4. The comminutor of claim 3, wherein: The left and right sides of the front hammering surface at the inlet of each material separation guide channel constitute rectangular hammering surfaces, and each rectangular hammering surface includes a corresponding first hammering area and a second hammering area.

5. The pulverizer as described in claim 4, characterized in that: The working section is provided with two material separation and guiding channels. The width between the two material separation and guiding channels is the same and the height is equal to 0.4-0.6 times the height of the hammer. The front hammering surface has three rectangular hammering surfaces arranged at intervals along the width direction of the left and right sides of the working section. The height of the three rectangular hammering surfaces is equal to the height of the hammer, and the width of the three rectangular hammering surfaces is equal to 0.2-0.25 times the width of the hammer.

6. The pulverizer as described in claim 5, characterized in that: The rectangular hammering surface near the rotation center of the rotary table in the front hammering surface protrudes forward from the other rectangular hammering surfaces.

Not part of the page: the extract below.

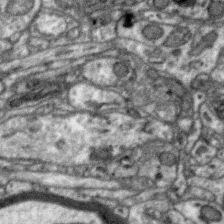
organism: Zebra finch
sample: Brain

7. The pulverizer according to any one of claims 1-6, characterized in that: The base has a mounting plate with bolt holes for placing and fixing the mounting plate on the crusher hammer drive mechanism. The working part is located at the front of the mounting plate.

8. The pulverizer according to any one of claims 1-6, characterized in that: The hammerhead is a one-piece structure, with a wear-resistant alloy layer at the front and the front hammering surface being composed of the wear-resistant alloy layer.

9. The pulverizer according to any one of claims 1-6, characterized in that: The pulverizer is a vertical shaft ultrafine pulverizer.